Assignment
The answer is the full listing below, copied exactly, with its pictures omitted.

Source information
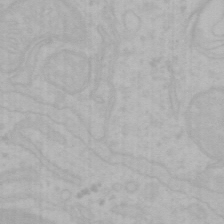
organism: Mouse
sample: Choroid plexus
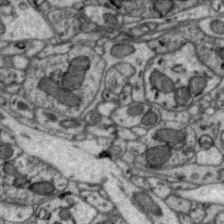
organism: Zebra finch
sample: Brain
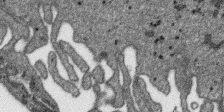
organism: Human
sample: Lung epithelial cells infected with SARS-CoV-2
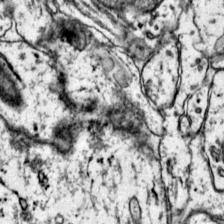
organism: Mouse
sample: Primary visual cortex
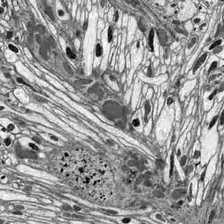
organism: Drosophila
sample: Optic lobe
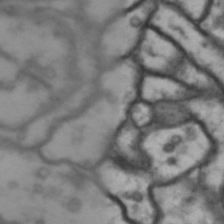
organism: Drosophila
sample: Brain
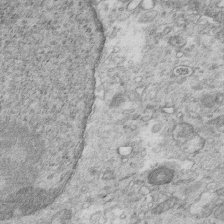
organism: Mouse
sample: Multiciliated cells
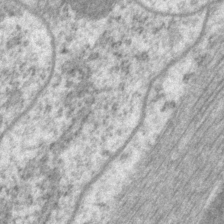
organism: P. pacificus
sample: Pharynx
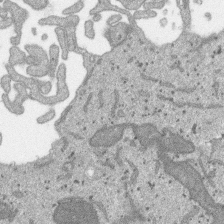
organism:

Task solution
organism: Mouse
sample: Choroid plexus
organism: Zebra finch
sample: Brain
organism: Human
sample: Lung epithelial cells infected with SARS-CoV-2
organism: Mouse
sample: Primary visual cortex
organism: Drosophila
sample: Optic lobe
organism: Drosophila
sample: Brain
organism: Mouse
sample: Multiciliated cells
organism: P. pacificus
sample: Pharynx
organism:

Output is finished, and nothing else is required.